Tuesday, 15 July 2008

  • I could feel the sweat forming on my cold, clammy hands.

    I was so nervous.  You were my friend, I know.  But I had never danced with a girl before.  I'd only danced with a girl in my imagination, over and over again, holding my pillow in the dim light of my bedroom.  But now, two years after my first love, I found myself dancing with you -- a girl who reminded me a lot of her... except you didn't care what people thought of you and me going around together.  After all, you didn't have any friends either -- not real friends, at least.  Not like you were to me.  Not like I was to you.

    Katie.

    You were the girl who never quite fit into the upper-middle class gated neighborhood across the freeway from where I lived.  And I was the guy who never quite fit into the projects, where your parents forbade you from going to.  But you would come by anyway -- you got your license before I did, a few months earlier, right when you turned fifteen.  You would come and pick me up, and we'd drive to places the other kids wouldn't go.

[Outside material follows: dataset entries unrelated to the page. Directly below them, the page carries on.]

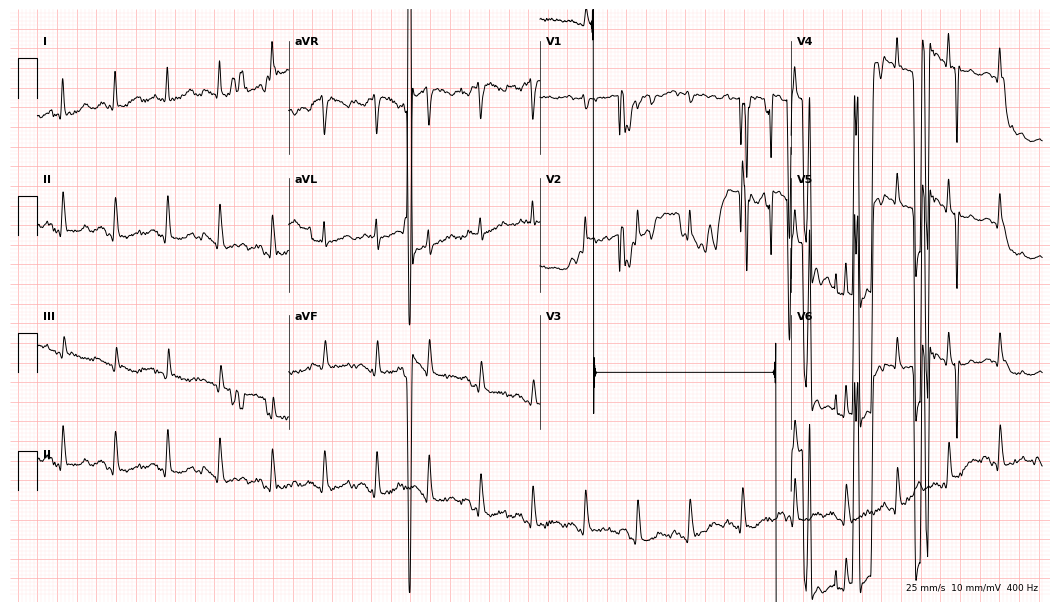
Electrocardiogram, a 33-year-old female patient. Of the six screened findings (first-degree AV block, right bundle branch block, left bundle branch block, sinus bradycardia, atrial fibrillation, sinus tachycardia), none is recorded.
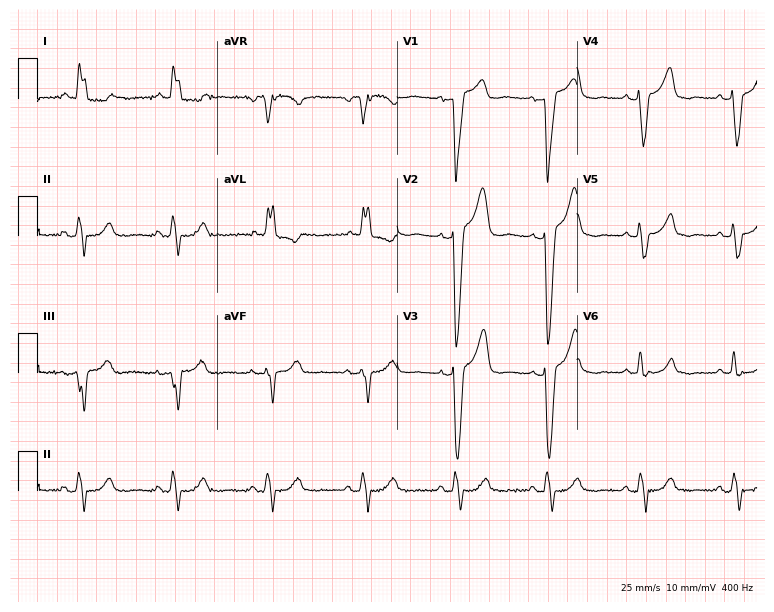
12-lead ECG from a female, 61 years old (7.3-second recording at 400 Hz). Shows left bundle branch block.
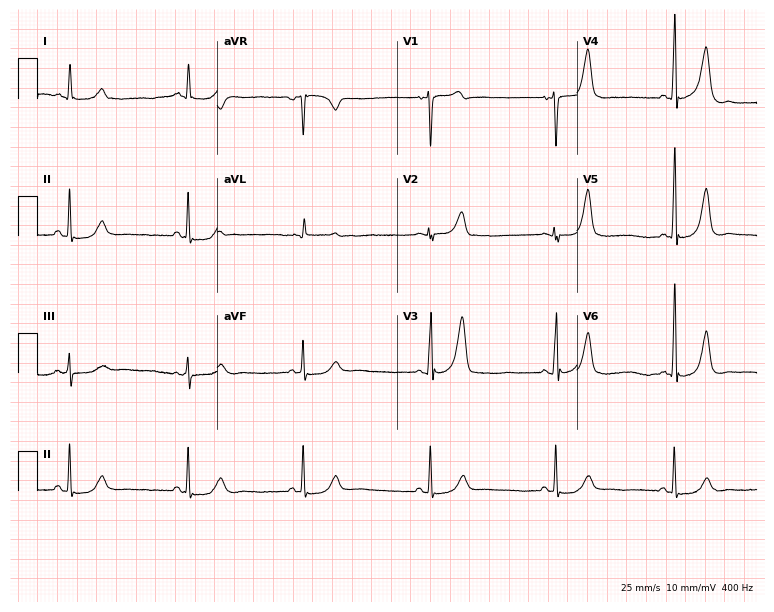
12-lead ECG from a 49-year-old male. Findings include sinus bradycardia (a sinus rate of 50 beats per minute or less).
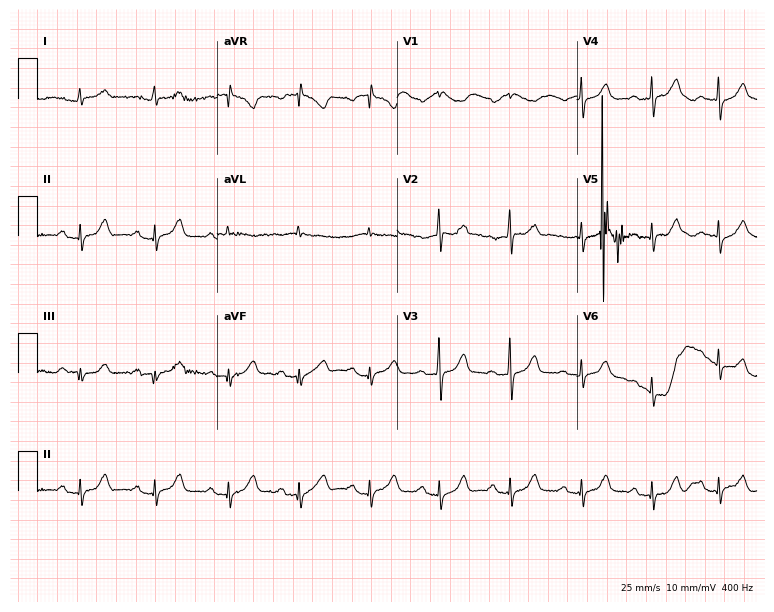
Electrocardiogram (7.3-second recording at 400 Hz), a female, 65 years old. Overall reading on record: normal ECG.
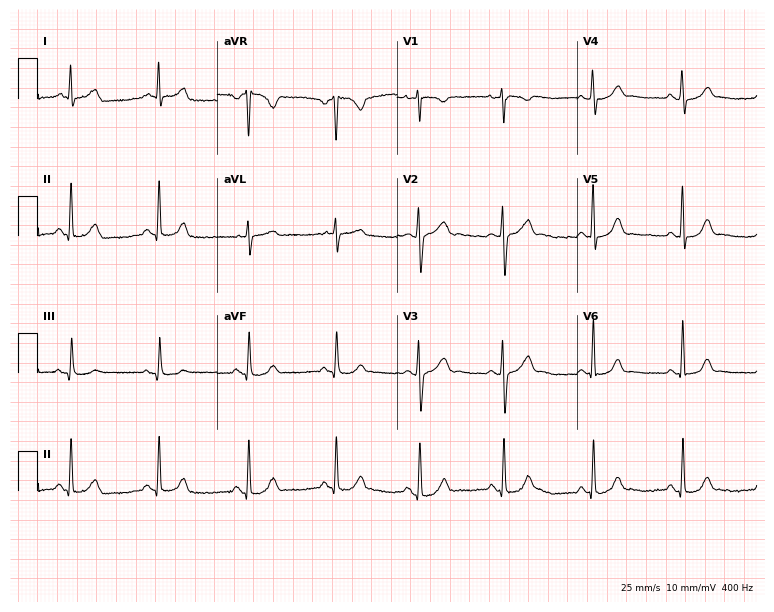
Resting 12-lead electrocardiogram. Patient: a female, 37 years old. None of these six findings is recorded: first-degree AV block, right bundle branch block, left bundle branch block, sinus bradycardia, atrial fibrillation, sinus tachycardia. Only these six findings were labelled.
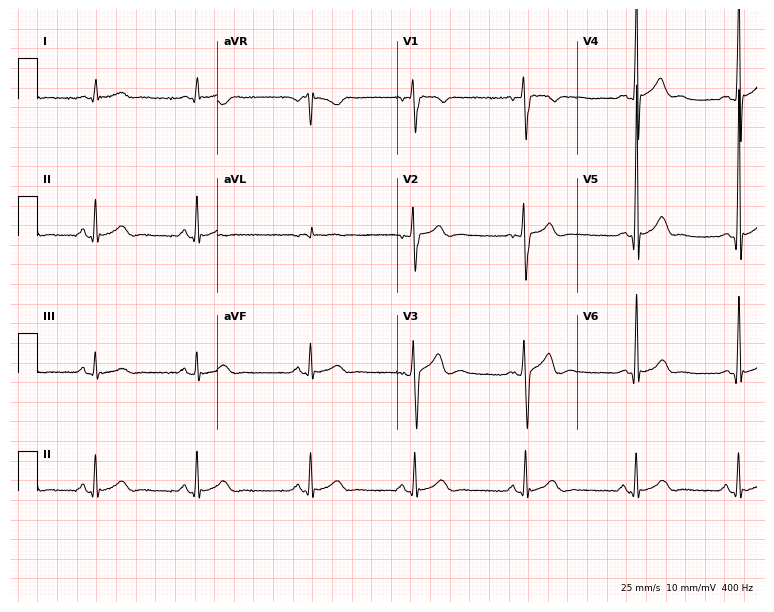
Standard 12-lead ECG recorded from a 24-year-old man. Read as a normal ECG.
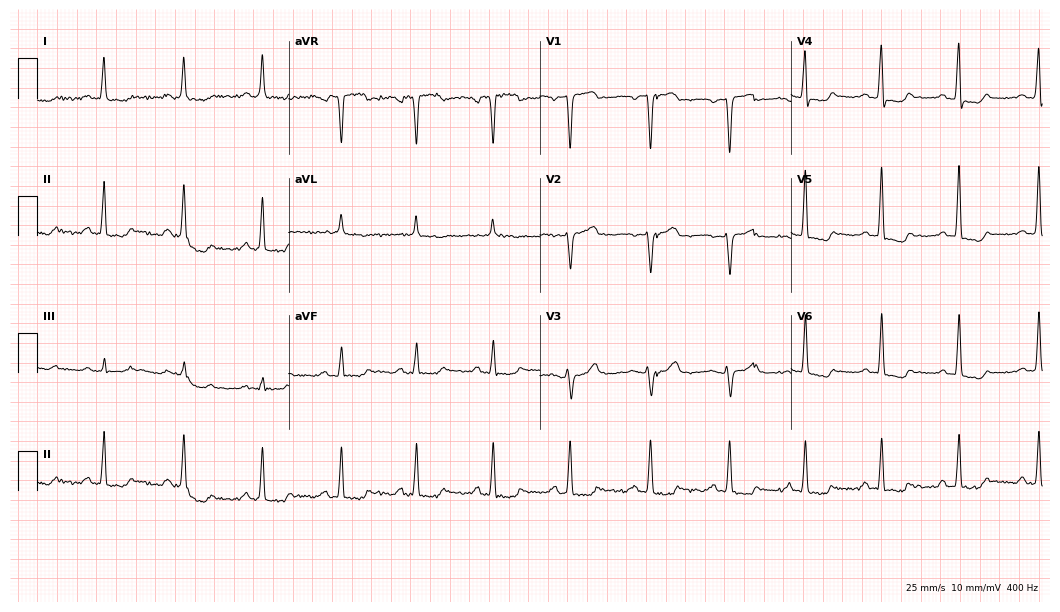
ECG (10.2-second recording at 400 Hz) — a female, 66 years old. Screened for six findings — first-degree AV block, right bundle branch block, left bundle branch block, sinus bradycardia, atrial fibrillation, sinus tachycardia — none is recorded.
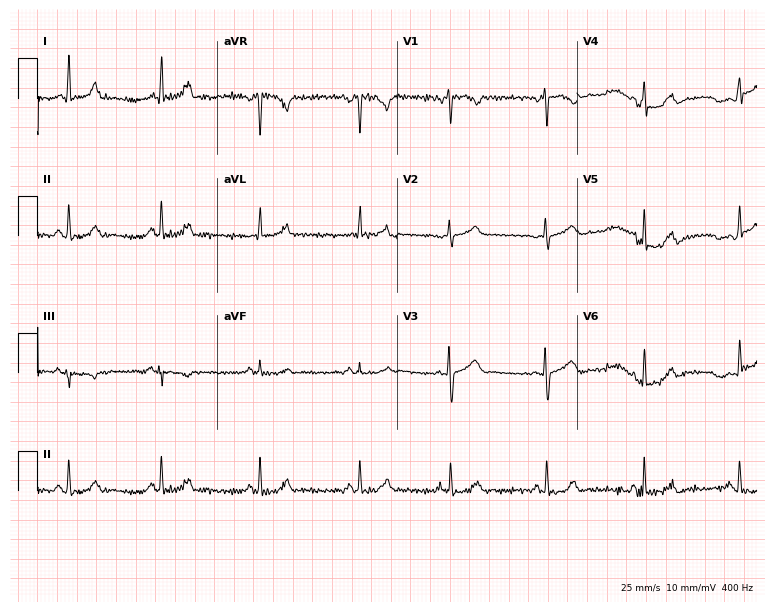
12-lead ECG from a female, 19 years old (7.3-second recording at 400 Hz). Recorded interpretation: within normal limits.
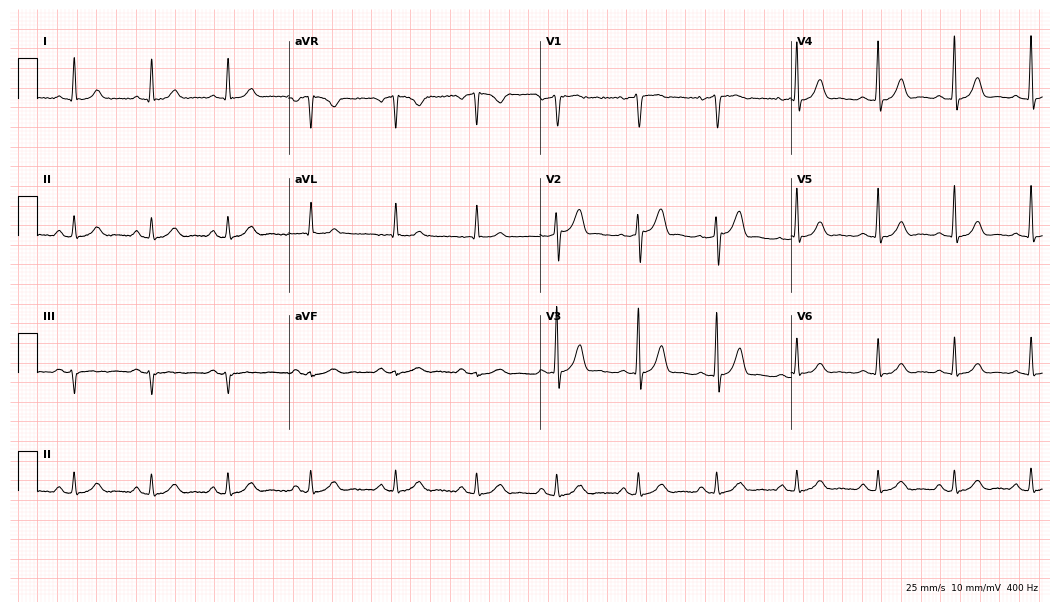
ECG (10.2-second recording at 400 Hz) — a male, 73 years old. Labelled as a normal ECG.
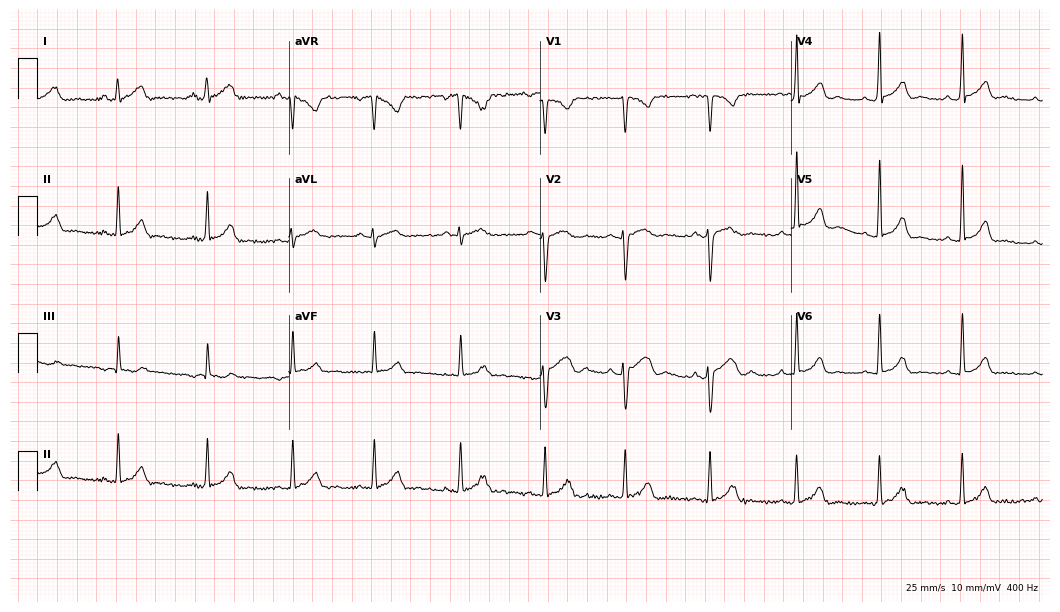
ECG — a 27-year-old woman. Labelled as a normal ECG.

    There, on our hill by the water storage tank, that night overlooking the city far in the distance, I held your hand.  The first girl's hand I ever held.  And I put my other hand awkwardly around the small of your back.  You laughed, telling me that my hands were sweaty, and that I had sweat on the brow of my lip.  I kept my distance, six inches away from you.  And your pretty eyes, like sapphires reflecting the distant city lights, smiled at me.  You bit the corner of your lip, I remember that.  To this day, I remember that.

    I knew we would never be more than friends.  You would never be able to introduce me to your parents, and family was important to me.  After all, you had blond hair and blue eyes and fair skin, you were rich; and I was ethnic, with black hair and brown eyes, and my family was poor.  So we retreated from the world, to hang out with each other on our hill, in a place only we knew about where we could talk and be ourselves.

    Where, that night, I danced with you for the first time.


    "I love this song."  You told me, sitting side-by-side on the worn asphalt, leaning against the door of your car.  I thought it was funny, a rich girl and a ghetto boy listening to a country-folk ballad overlooking a city.

    "It always makes me want to dance."  I told you, swaying back and forth and knocking into your shoulder.  You laughed, pushing me away.  I was drunk.  I'd already blazed through one forty of Old English and was working on the second.

    "Let's dance."  I blurted out, my eyes closed, a second later catching myself.  OMG I couldn't believe what I just said. 

    I started to open my mouth to say that I was just kidding, but you spoke first.

    "Ok."  You laughed.  And you grabbed my hand.


    And a thousand sensations rushed through me all at once.



    And it's run for the roses
    As fast as you can
    Your fate is delivered
    Your moment's at hand
    It's the chance of a lifetime
    In a lifetime of chance
    And it's high time you joined
    In the dance
    It's high time you joined
    In the dance...




    Years of dancing practice in my mind helped.  And it didn't.  You weren't a pillow.  I tried my made-up Viennese Waltz.  That didn't work, I just ended up dragging you around, almost making you trip.  So we just stood there, our feet still, and we swayed back and forth.  I pushed up a little closer to you.  And you nudged up into me.  I couldn't see your face anymore, my chin against your ear.  But I could feel you smiling.

    And I started to sing along softly, trying to replicate a country twang.


    "Easy there, Nashville."  You smiled.

    "Shut up, I know you like it."  I teased, drunkenly.

    "Mm-hmm."  You turned into me a little.


    The nervousness was gone.  It was just comfortable now.  You and me, good friends sharing a moment together, having a dance together.  Good friends, in a more innocent time, before our lives became a place of wrath and of tears.  We had no idea that night what fate would befall us, and what terrible horrors the hand of life would bring to us in the coming years.  That night may have been the last night of pure, innocent love either of us would have for the rest of our lives. 

    That dance, our first dance, may have been the last pure, innocent thing either of would ever do for the rest of our lives.